Raynor has commented that her play ‘was built with the kindness of a Tyneside women’s group. Participants took part in a range of workshops and interviews and gave feedback on two drafts of the script. Because of cuts and changes to the terms of funding the group is no longer running.’ 

There is a complex dissolving of hierarchies within the Centre's women’s group, which is not homogeneously this or that (working-class, middle-class, underclass), but is carefully pitched and realistic to the locale. The older community centre worker Lesley, with her beliefs in Noel Edmonds – false-consciousness subtly and funnily highlighted – and the feint but palpable class memory coming out in Sandra when she talks about the ‘New’ Jarrow March and its Facebook group. The strong women of this play - chiefly Lesley and Sandra - mirror Heather Wood of Easington Action Group, who I saw speak forcefully and eloquently of practical community campaigning at the recent Durham Moot event.

Lesley (Judi Earl) is the convenor of the group, unpretentious and grounded, yet with odd ideas about self-help. Katie (Christina Berriman Dawson) is morose, glowering and reluctant mother of six, but who grows into the action and with the group. Sandra (Jessica Johnson) is the most forthright and belligerent, with a rough way with words, and who is incredibly articulate. Julia (Arabella Arnott) seems like she'll be an overly stereotypical materialistic middle-class lass, but isn't quite so clear-cut. Rosie (Zoe Lambert) is the theatre project leader, idealistic and driven, if less worldly than she might think. The cast is uniformly excellent, able to veer seamlessly between gags and pathos.

The play mixes and contrasts high and low cultural references – the ancient Greek Orpheus myth with Die Hard and Crinkly Bottom. This is necessary to take the audience with the action, and weave in the political ideas.
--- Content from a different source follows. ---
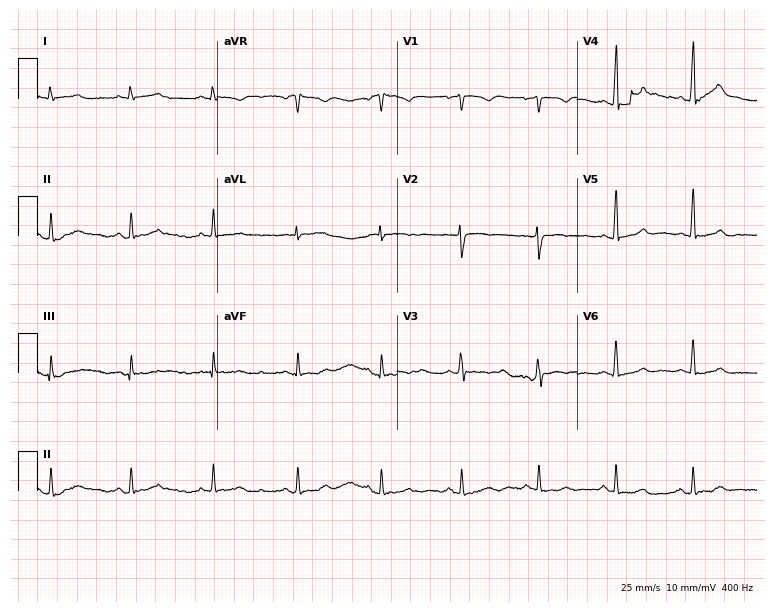
ECG — a female, 30 years old. Screened for six findings — first-degree AV block, right bundle branch block (RBBB), left bundle branch block (LBBB), sinus bradycardia, atrial fibrillation (AF), sinus tachycardia — none is recorded.
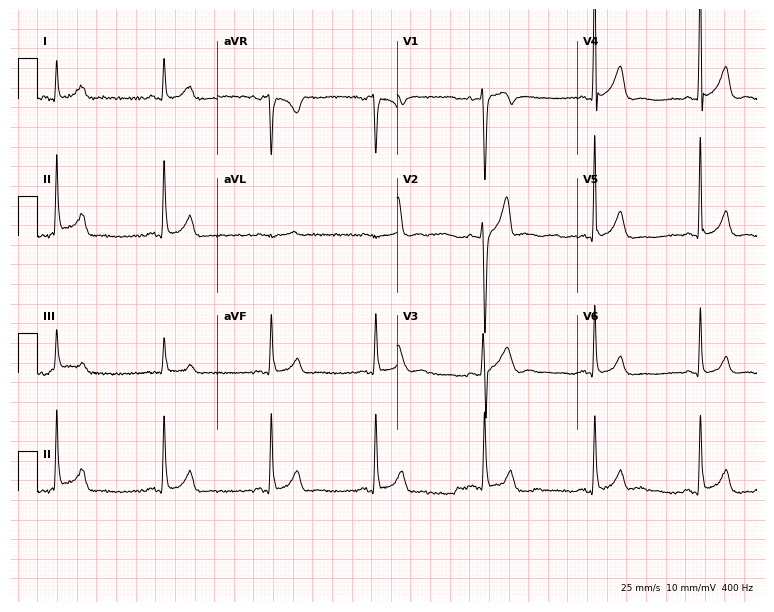
12-lead ECG from a 47-year-old male patient (7.3-second recording at 400 Hz). No first-degree AV block, right bundle branch block (RBBB), left bundle branch block (LBBB), sinus bradycardia, atrial fibrillation (AF) or sinus tachycardia recorded for this tracing. Other findings, if any, are not listed.

What does this say to me about my life? You feel that Raynor is pondering and addressing this question for a wide range of local audiences – the play was also staged at Newcastle’s Alphabetti and the Washington Arts Centre. Music is shrewdly used: from a looped intro from recent-ish pop that I cannot place, to two Crowded House tracks, including the apt melancholy of ‘Don’t Dream It’s Over’ to close. 

She also astutely includes a mixed lexical register of “shite”, “asset management” and “wifey” and the ace wordplay of “Start Arts”. As well as posing the comical interrogative: ‘Remember Blobbyland?’ There is some sense of language being contested, while the financial parameters are set from Westminster.

Ruth Raynor’s play is more Mhairi Black than Liz Kendall. It is controlled, funny and tender and yes, it is angry. There is class consciousness and compassion for disparate people. We need this sort of thing on telly, and a better BBC to produce many new and proudly low-budget single plays in place of high-cost adaptations and costume serials.


In post-Chavs era, we should have seen the back of grotesquely stereotypical representations of the working or under-classes. I don’t think we have. Nor does Raynor, who knows that current snobbery is the path to decay; she doesn’t just see the best in people, but sees that drawing lazy or prejudicial distinctions is not the way to live your life. The play carefully displays human differences and foibles, but implies that only in acting together – metaphorically and literally – can we laugh and connect, or indeed achieve anything of lasting worth.